→ **Exercise directions**:
An exact reproduction of the entries is needed. Keep all pictures out of it.

(Stored entries)
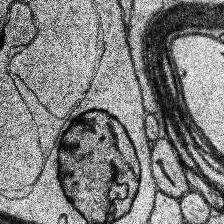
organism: Human
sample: Temporal Lobe
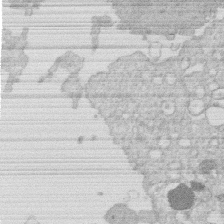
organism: Human
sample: Macrophage cells
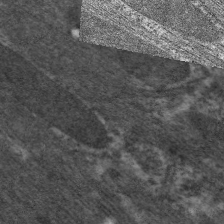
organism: C. elegans
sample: Pharynx
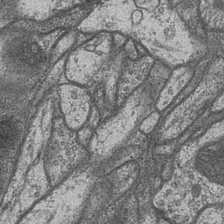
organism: Drosophila
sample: Optic medulla
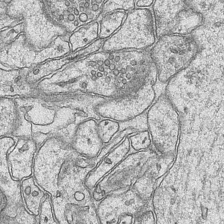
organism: Mouse
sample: CA1 Hippocampus
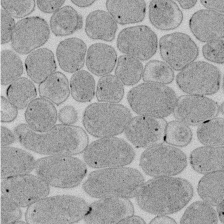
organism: E. coli
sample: Bacterial nucleoid
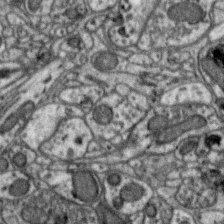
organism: Zebra finch
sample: Brain
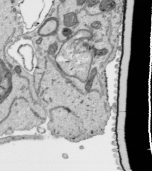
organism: Human
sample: Mitochondria in HCT116 cells
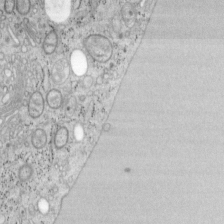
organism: Mouse
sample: OT-I killer T cells with ID8 ovarian cancer cells
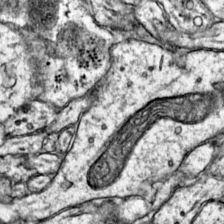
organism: Mouse
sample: Primary visual cortex
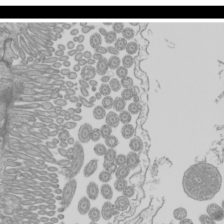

→ **Solved problem**:
organism: Human
sample: Temporal Lobe
organism: Human
sample: Macrophage cells
organism: C. elegans
sample: Pharynx
organism: Drosophila
sample: Optic medulla
organism: Mouse
sample: CA1 Hippocampus
organism: E. coli
sample: Bacterial nucleoid
organism: Zebra finch
sample: Brain
organism: Human
sample: Mitochondria in HCT116 cells
organism: Mouse
sample: OT-I killer T cells with ID8 ovarian cancer cells
organism: Mouse
sample: Primary visual cortex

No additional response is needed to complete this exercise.